W BRANŻY: Hankook na DTM 2017

 

W nadchodzącym sezonie firma Hankook zaprezentuje nową generację opon na potrzeby międzynarodowej serii wyścigowej samochodów DTM. Wraz z nowym ogumieniem producent wychodzi naprzeciw życzeniom trzech marek Audi, BMW i Mercedes-Benz oraz organizatora imprezy ITR e.V., spodziewających się jeszcze silniejszych emocji podczas wyścigów oraz znacznie większej liczby manewrów wyprzedzania.

Hankook zademonstruje nową generację opon na suchą nawierzchnię. Mimo swoich niezmienionych rozmiarów (VA: 300/680 R 18, HA: 320/710 R 18), nowy model Ventus Race, stanowiący jak dotąd czwartą wersję DTM, zapewni jeszcze lepszą przyczepność od swoich poprzedników, co znacząco wpłynie - w zależności od stylu jazdy kierowcy - na czas pokonywania kolejnych okrążeń. Jednak w zamian za to będzie nieco szybciej się zużywała w stosunku do modelu z ub. roku. Zapowiada to jeszcze silniejsze emocje podczas wyścigu, a od kierowców będzie wymagać jeszcze lepszego zmysłu taktycznego.

Deszczowe opony DTM - Ventus Race Rain - w 2017 r. będą stosowane w niezmienionej wersji.

- DTM to bezspornie najbardziej wymagająca pod względem technicznym seria wyścigów na świecie - powiedział Manfred Sandbichler, dyrektor ds. sportów motorowych Hankook - Wyzwania dotyczące opracowania technologii opon stosowanych podczas tej imprezy stanowiły zatem twardy orzech do zgryzienia również w przeszłości. Podobnie jak w latach ubiegłych, także i w przypadku sezonu 2017, raz jeszcze udało się nam opracować dobrą ofertę produktową, czego potwierdzeniem są informacje zwrotne z ostatnich testów. Pod względem opon zadbaliśmy o kolejny, emocjonujący sezon.
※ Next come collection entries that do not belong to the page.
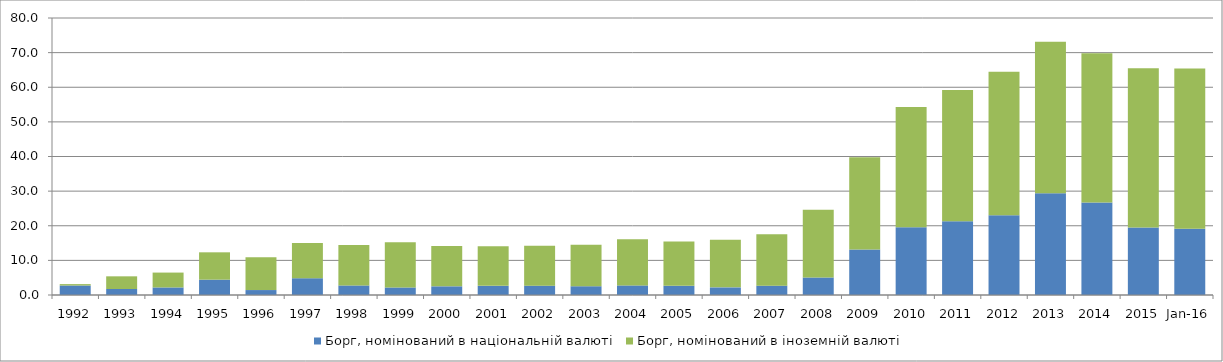
| Category | Борг, номінований в національній валюті | Борг, номінований в іноземній валюті |
|---|---|---|
| 1992.0 | 2.743 | 0.404 |
| 1993.0 | 1.732 | 3.661 |
| 1994.0 | 2.184 | 4.292 |
| 1995.0 | 4.433 | 7.895 |
| 1996.0 | 1.427 | 9.468 |
| 1997.0 | 4.845 | 10.164 |
| 1998.0 | 2.759 | 11.647 |
| 1999.0 | 2.176 | 13.072 |
| 2000.0 | 2.507 | 11.657 |
| 2001.0 | 2.65 | 11.419 |
| 2002.0 | 2.694 | 11.508 |
| 2003.0 | 2.533 | 12.01 |
| 2004.0 | 2.766 | 13.331 |
| 2005.0 | 2.666 | 12.809 |
| 2006.0 | 2.205 | 13.745 |
| 2007.0 | 2.69 | 14.883 |
| 2008.0 | 5.06 | 19.539 |
| 2009.0 | 13.143 | 26.67 |
| 2010.0 | 19.538 | 34.76 |
| 2011.0 | 21.329 | 37.894 |
| 2012.0 | 23.046 | 41.449 |
| 2013.0 | 29.397 | 43.765 |
| 2014.0 | 26.747 | 43.065 |
| 2015.0 | 19.515 | 45.973 |
| 42400.0 | 19.144 | 46.266 |

Zdaniem Thomasa Baltesa, inżyniera ds. wyścigów DTM w Hankook, w przypadku Ventus Race czwartej generacji spośród pilotów DTM coraz częściej będą dochodzić do głosu tzw. „zaklinacze opon”.

- W 2017 r. wyraźną przewagę zyskają ci kierowcy i ich inżynierowie, którzy będą umieli optymalnie jechać, aby jak najszybciej, a jednocześnie bez przesadnej agresywności, osiągnąć optymalną temperaturę opony. - powiedział T. Baltesa. - Także sposób postępowania z oponami podczas rundy kwalifikacyjnej jeszcze silniej niż dotąd wpłynie na wydajność podczas późniejszego wyścigu.

Kolejną nowość w 2017 r. w serii DTM stanowi również zakaz wstępnego ogrzewania opon do jazdy na suchej nawierzchni. Tak więc przede wszystkim na starcie oraz podczas pierwszych rund po zjechaniu do boksu piloci muszą działać mądrze, aby móc jak najszybciej osiągnąć pożądaną przyczepność opon.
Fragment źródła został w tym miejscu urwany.